Protect the health and safety of Texans and the financial well-being of our state by not expanding the amount of radioactive waste coming into our state. Insist that WCS pay the state the required 5% of revenues, not get out of paying millions. The company has struggled financially.
The first rule of holes is... When you're in one, stop digging
Environmental Regulation Committee:
(author of the good bill)
Senate Natural Resources and Economic Development Committee
Brian Birdwell, Chair (R-Granbury) 512.463.0122, (Co-sponsor of bad Seliger bill)
Kelly Hancock (R-North Richland Hills)
(author of the good bill)
Talking Points / Background
Waste Control Specialists (WCS) operates a low-level radioactive waste dump in Andrews County, Texas, at a site owned by the State of Texas. The waste buried at the Compact Facility there includes everything but the used fuel rods from nuclear reactors.
The bills are "gateway bills." WCS always seems to want more. They've applied to the Nuclear Regulatory Commission for a license to import 40,000 tons of most dangerous radioactive waste of all, the spent fuel rods from nuclear reactors around the country, which would be transported across Texas and stored above ground at WCS for decades.
The legal case is underway now.
Legislators should vote no on this bill, and oppose the requiring of an additional unnecessary and expensive pit, which could worsen WCS' previous financial woes and put the State of Texas at increased risk.
* Texas may have to take over the radioactive waste site operation or pursue closure at some point if the operator goes bankrupt or walks away from the project. Should we go back to limiting the site to just Texas and Vermont, and push for closure afterwards?

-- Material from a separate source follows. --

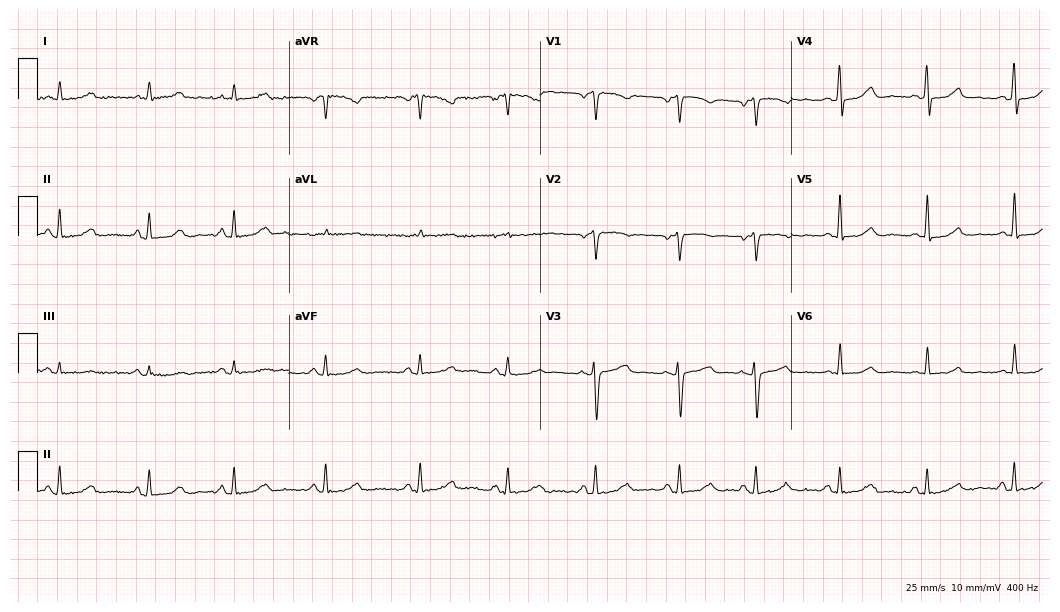
ECG (10.2-second recording at 400 Hz) — a 45-year-old woman. Labelled as a normal ECG.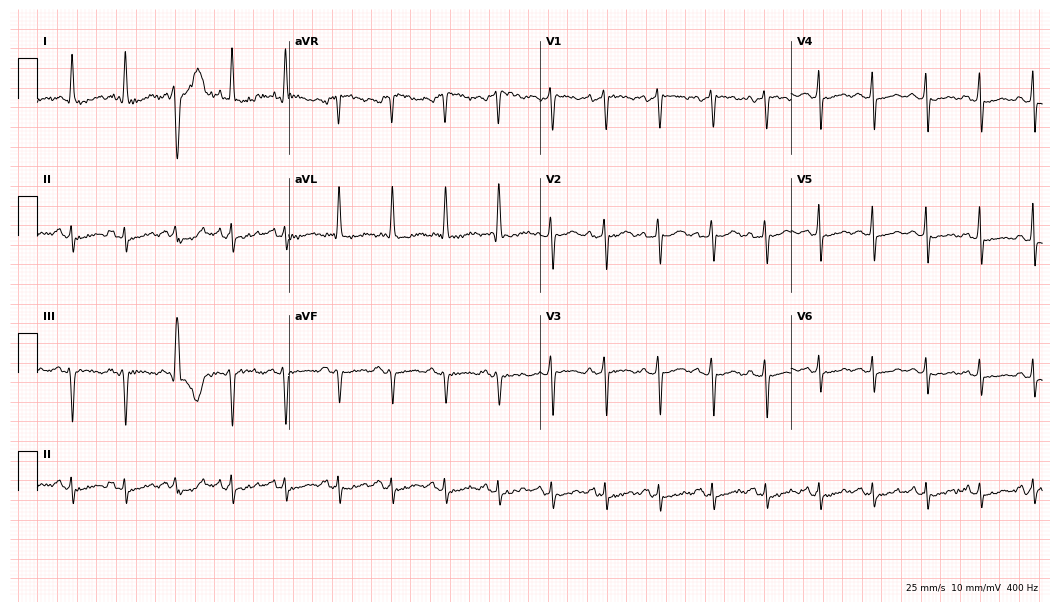
12-lead ECG from a woman, 46 years old. No first-degree AV block, right bundle branch block, left bundle branch block, sinus bradycardia, atrial fibrillation or sinus tachycardia recorded for this tracing.

Limiting the waste coming in to Texas would help limit liability. It makes sense to limit, not expand, the importation of radioactive waste.
* WCS has a history of repeatedly pressuring the Legislature to allow expansion of their radioactive waste empire. They expanded from taking waste from two states to importing it from reactors across the whole country. Then they sought and got increases in the amount of waste they can accept and the curie limit. Every session WCS' claimed that their latest demand would ensure financial success, but it hasn't worked yet.
* Compact Commissioners have said that WCS nearly went bankrupt last year. The company has been losing $10 million annually. Now under new ownership, WCS threatens that without the passage of these bills, the company could struggle financially, which could lead to the State of Texas having to take over the site. An interim committee examined the possibility that the operator (WCS) could go under financially at some point, or simply walk away from the project.
* Cleanup costs of radioactively contaminated sites across the country have soared into the billions of dollars. New York got stuck with $2 billion for cleanup that the federal government would not cover. It's time to protect the health, safety and financial well-being of Texans.
Opposing this bill can help prevent billions of dollars in future liability and increased health and safety risks.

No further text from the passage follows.